Transcribe the data exactly. Leave nothing out.
========================================
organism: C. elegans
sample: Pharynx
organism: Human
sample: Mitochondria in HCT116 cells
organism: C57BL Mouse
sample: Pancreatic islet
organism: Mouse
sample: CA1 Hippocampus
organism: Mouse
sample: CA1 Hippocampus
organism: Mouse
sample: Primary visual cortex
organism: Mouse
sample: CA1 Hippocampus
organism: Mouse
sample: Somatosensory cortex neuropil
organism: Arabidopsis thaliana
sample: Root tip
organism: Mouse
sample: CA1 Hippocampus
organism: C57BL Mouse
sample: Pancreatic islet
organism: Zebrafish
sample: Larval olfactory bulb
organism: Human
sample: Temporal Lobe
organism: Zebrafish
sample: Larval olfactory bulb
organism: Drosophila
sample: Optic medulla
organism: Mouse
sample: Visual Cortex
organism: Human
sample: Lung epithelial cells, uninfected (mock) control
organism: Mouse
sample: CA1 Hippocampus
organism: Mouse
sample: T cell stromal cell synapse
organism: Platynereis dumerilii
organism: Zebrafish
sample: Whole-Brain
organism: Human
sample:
========================================
→ EXERCISE SOLUTION:
organism: C. elegans
sample: Pharynx
organism: Human
sample: Mitochondria in HCT116 cells
organism: C57BL Mouse
sample: Pancreatic islet
organism: Mouse
sample: CA1 Hippocampus
organism: Mouse
sample: CA1 Hippocampus
organism: Mouse
sample: Primary visual cortex
organism: Mouse
sample: CA1 Hippocampus
organism: Mouse
sample: Somatosensory cortex neuropil
organism: Arabidopsis thaliana
sample: Root tip
organism: Mouse
sample: CA1 Hippocampus
organism: C57BL Mouse
sample: Pancreatic islet
organism: Zebrafish
sample: Larval olfactory bulb
organism: Human
sample: Temporal Lobe
organism: Zebrafish
sample: Larval olfactory bulb
organism: Drosophila
sample: Optic medulla
organism: Mouse
sample: Visual Cortex
organism: Human
sample: Lung epithelial cells, uninfected (mock) control
organism: Mouse
sample: CA1 Hippocampus
organism: Mouse
sample: T cell stromal cell synapse
organism: Platynereis dumerilii
organism: Zebrafish
sample: Whole-Brain
organism: Human
sample:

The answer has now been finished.